It is common to think that the 'middle class' of the Information Age will be small, highly educated and technically oriented.  This preception is what leads to much of the anxiety over a high, persistant unemployment.  This is a misapprehension resulting from the mistake of imagining the future to be 'like today only more so'.

While both the Owner/Operator and Middle Class will contain some scientists and technologists, most of the Middle class will create and manage design and brand value-added.

These jobs will not be lost to automation because the one thing computers can't do is be human and we humans want humans doing these jobs.  For example, we are willing to pay more for perfume by Taylor Swift or Beyonce than a perfume of equal quality without the endorsement.  Essentially, the simple process of a celebrity selecting one fragrance among several as their favorite adds substantial value to it.  This is a essentially human activity that cannot be automated; perfume by R2D2 or shoes by HAL simply will not command designer prices.

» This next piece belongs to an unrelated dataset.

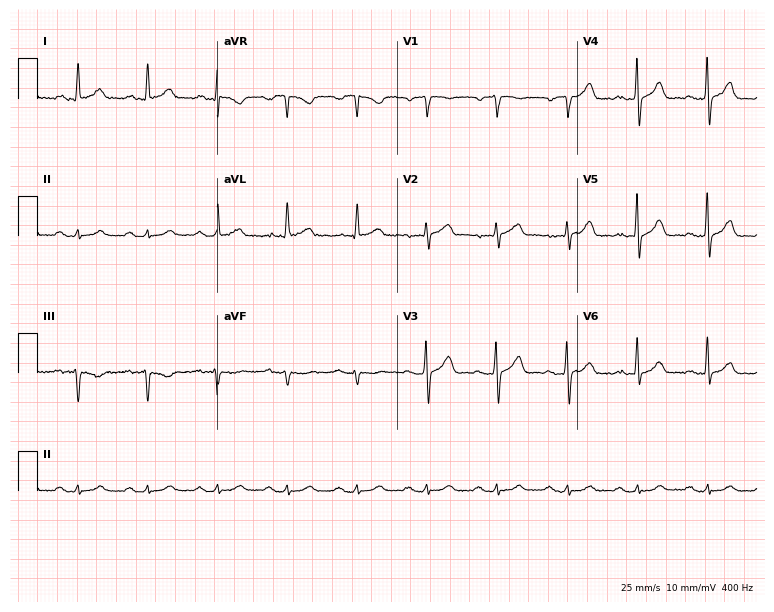
12-lead ECG from a man, 76 years old (7.3-second recording at 400 Hz). Recorded interpretation: within normal limits.
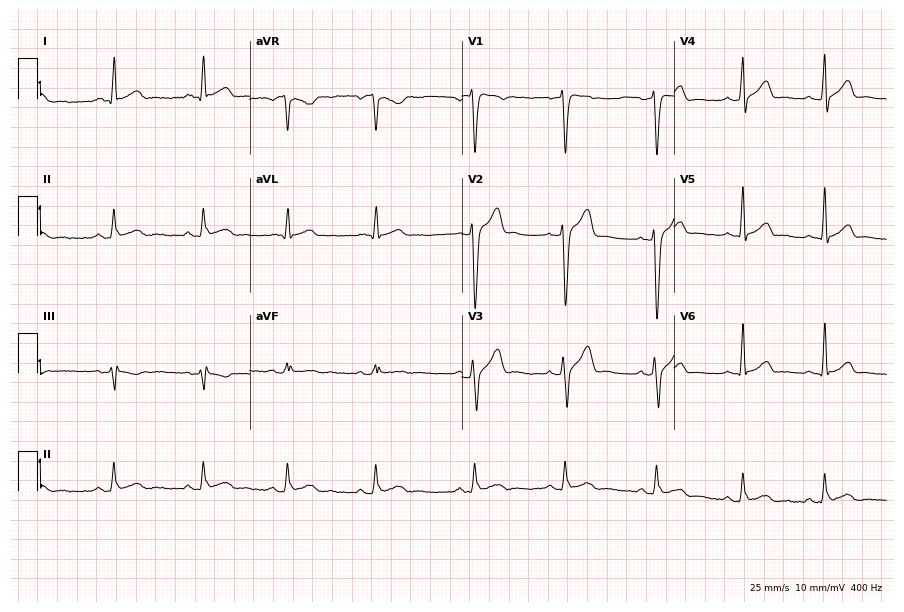
Resting 12-lead electrocardiogram (8.7-second recording at 400 Hz). Patient: a 28-year-old male. Read as a normal ECG.

Today, only a small percent of consumers have suffcient financial resources to routinely purchase high design and brand content products.  However, when median household income reaches mid six figure 2015USD most people will be able to afford designer products.  All evidence indicates that they will buy them.  In other words, while the 600,000 2015USD income household of the Information Age will not be exactly like the 600,000 2015USD income household of today, over time their purchasing patterns will likely be similar. 

For example, the typical family spends 7% of their income on clothes.  For the average $60,000 per year family that is $4,200.  Clearly dad is not going to work in $3,000 Armani suits nor is mom wearing $3,000 St. John ensembles.  The $300 Men's Warehouse and Limited outfits that most dads and moms currently buy have relatively low design and brand components while Armani and St.John are dominated by these price components.  

As incomes increase 10X or more, clothing budgets will grow large enough to accommodate high design and brand value purchases.  For several reasons product category sales may actually increase by somewhat more that 10X.  However, the important point is that the clothes that are currently being purchased by most families may have no more than a 2%-3%, design and brand value component.  The designer clothes that will come to be the norm typically have a 20% to 30% design and brand value component.  Consequently, while budgets may increase 10X, the design and brand component will likely increase 100X.

According to the U.S. Bureau of Labor Statistics there are 22,300 fashion designers in the U.S. This could easily increase to 1,000,000.  The design process will likely rely heavily upon A.I. design assistance, but fashion designers will still make the final decisions and their names will be on the labels.


Second, many product categories that currently have very little design component will routinely be custom designed in the future.  3D printing, while not as cost effective as extrusion and injection fabrication meyhods in large runs, is much less expensive in short runs.  When combined with advanced robotics and advances in material science nearly all durable goods will become custom designed.

The largest absolute increase in design value added will likely be in cars.  A Rolls Royce Ghost costs about 15X more than a Toyota Camry.  The Ghost is larger, heavier and generally uses more costly materials.  However, most of its greater cost is in design and brand value.  While built individually, Rolls Royce and Bentley are still production automobiles.  However, Rolls Royce has its Bespoke program and Bentley has its Mulliner program where, as Rolls puts it, you commission rather than order your car.

In the U.S., alone, there may be 750,000 automotive designers as nearly everyone buys electric, self-driving, but bespoke automobiles.  In fact, the practice of commissioning a coach builder to place a custom designed body on a more standard chassis that was common in the early 20th century may return.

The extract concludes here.